ISM service is described in RFC 1112. This service consists of the delivery of IP datagrams from any source to a group of receivers called the multicast host group. The datagram traffic for the multicast host group consists of datagrams with an arbitrary IP unicast source address S and the multicast group address G as the IP destination address. Systems will receive this traffic by becoming members of the host group. Membership in a host group simply requires signaling the host group through IGMP Version 1, 2, or 3.

In SSM, delivery of datagrams is based on (S, G) channels. Traffic for one (S, G) channel consists of datagrams with an IP unicast source address S and the multicast group address G as the IP destination address. Systems will receive this traffic by becoming members of the (S, G) channel. In both SSM and ISM, no signaling is required to become a source. However, in SSM, receivers must subscribe or unsubscribe to (S, G) channels to receive or not receive traffic from specific sources. In other words, receivers can receive traffic only from (S, G) channels to which they are subscribed, whereas in ISM, receivers need not know the IP addresses of sources from which they receive their traffic. The proposed standard approach for channel subscription signaling utilizes IGMP INCLUDE mode membership reports, which are supported only in IGMP Version 3.

SSM can coexist with the ISM service by applying the SSM delivery model to a configured subset of the IP multicast group address range. The Internet Assigned Numbers Authority (IANA) has reserved the address range from 232.0.0.0 through 232.255.255.255 for SSM applications and protocols. The software allows SSM configuration for an arbitrary subset of the IP multicast address range from 224.0.0.0 through 239.255.255.255. When an SSM range is defined, an existing IP multicast receiver application will not receive any traffic when it tries to use addresses in the SSM range unless the application is modified to use explicit (S, G) channel subscription.

SSM Operations

An established network in which IP multicast service is based on PIM-SM can support SSM services. SSM can also be deployed alone in a network without the full range of protocols that are required for interdomain PIM-SM. That is, SSM does not require an RP, so there is no need for an RP mechanism such as Auto-RP, MSDP, or bootstrap router (BSR).

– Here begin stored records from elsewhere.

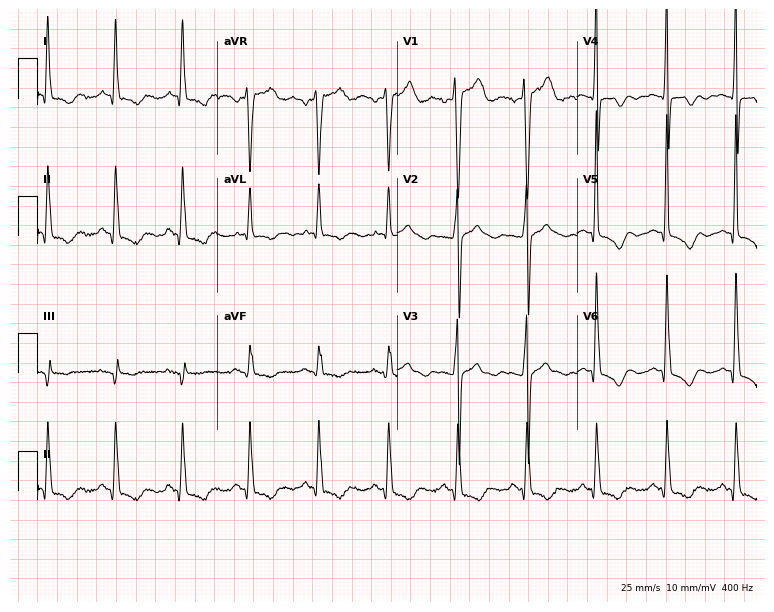
Electrocardiogram (7.3-second recording at 400 Hz), a man, 49 years old. Of the six screened findings (first-degree AV block, right bundle branch block, left bundle branch block, sinus bradycardia, atrial fibrillation, sinus tachycardia), none is recorded. Only these six findings were labelled.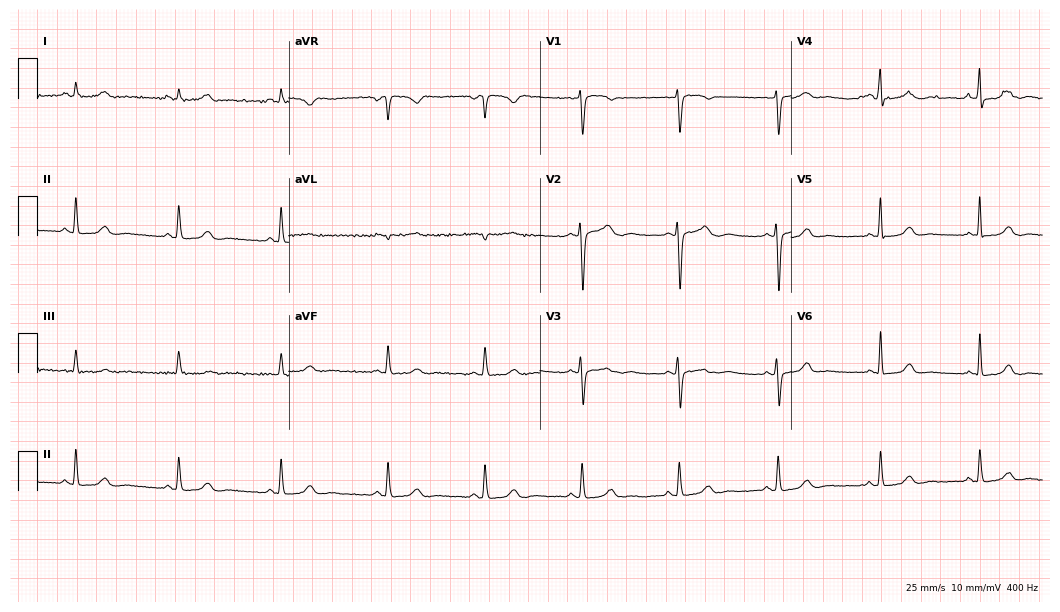
12-lead ECG from a female patient, 43 years old. Recorded interpretation: within normal limits.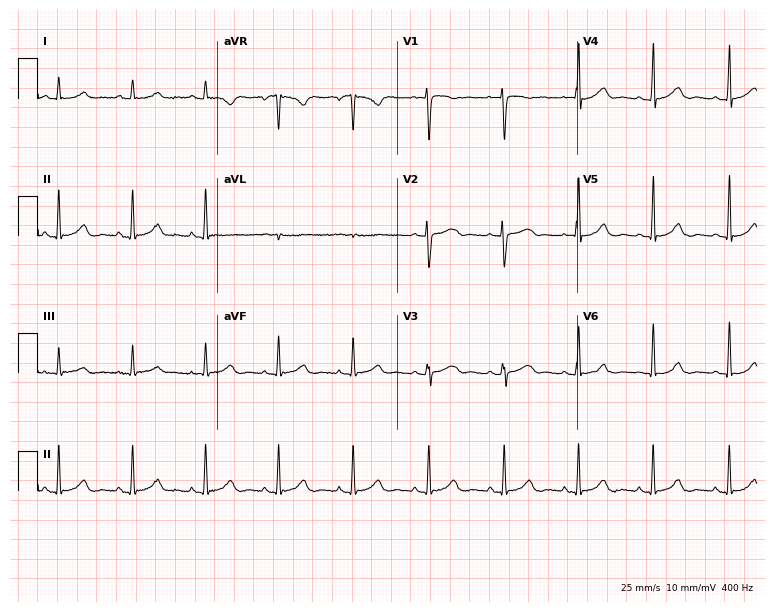
Standard 12-lead ECG recorded from a 36-year-old woman (7.3-second recording at 400 Hz). Read as a normal ECG.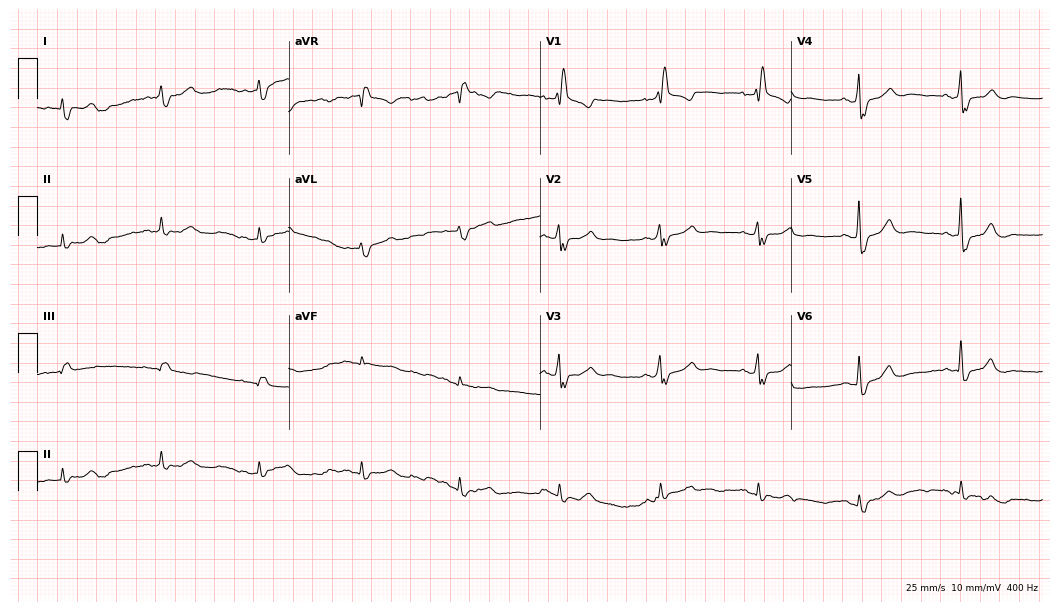
12-lead ECG from a male patient, 60 years old. No first-degree AV block, right bundle branch block, left bundle branch block, sinus bradycardia, atrial fibrillation or sinus tachycardia recorded for this tracing. Other findings, if any, are not listed.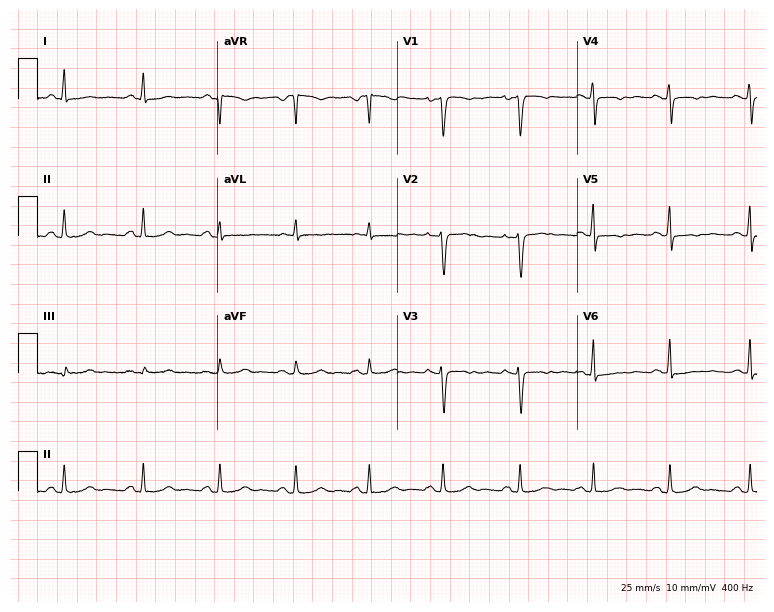
ECG (7.3-second recording at 400 Hz) — a 28-year-old woman. Screened for six findings — first-degree AV block, right bundle branch block, left bundle branch block, sinus bradycardia, atrial fibrillation, sinus tachycardia — none is recorded.

If SSM is deployed in a network that is already configured for PIM-SM, then only the last-hop routers must be upgraded to a software image that supports SSM. Routers that are not directly connected to receivers do not have to upgrade to a software image that supports SSM. In general, these non-last-hop routers must only run PIM-SM in the SSM range. They may need additional access control configuration to suppress MSDP signaling, registering, or PIM-SM shared-tree operations from occurring within the SSM range.

The SSM mode of operation is enabled by configuring the SSM range using the ip pim ssm global configuration command. This configuration has the following effects:

  • For groups within the SSM range, (S, G) channel subscriptions are accepted through IGMPv3 INCLUDE mode membership reports.

  • PIM operations within the SSM range of addresses change to PIM-SSM, a mode derived from PIM-SM. In this mode, only PIM (S, G) Join and Prune messages are generated by the router. Incoming messages related to rendezvous point tree (RPT) operations are ignored or rejected, and incoming PIM register messages are immediately answered with Register-Stop messages. PIM-SSM is backward-compatible with PIM-SM unless a router is a last-hop router. Therefore, routers that are not last-hop routers can run PIM-SM for SSM groups (for example, if they do not yet support SSM).

  • For groups within the SSM range, no MSDP Source-Active (SA) messages within the SSM range will be accepted, generated, or forwarded.

IGMPv3 Host Signaling

IGMPv3 is the third version of the IETF standards track protocol in which hosts signal membership to last-hop routers of multicast groups. IGMPv3 introduces the ability for hosts to signal group membership that allows filtering capabilities with respect to sources. A host can signal either that it wants to receive traffic from all sources sending to a group except for some specific sources (a mode called EXCLUDE) or that it wants to receive traffic only from some specific sources sending to the group (a mode called INCLUDE).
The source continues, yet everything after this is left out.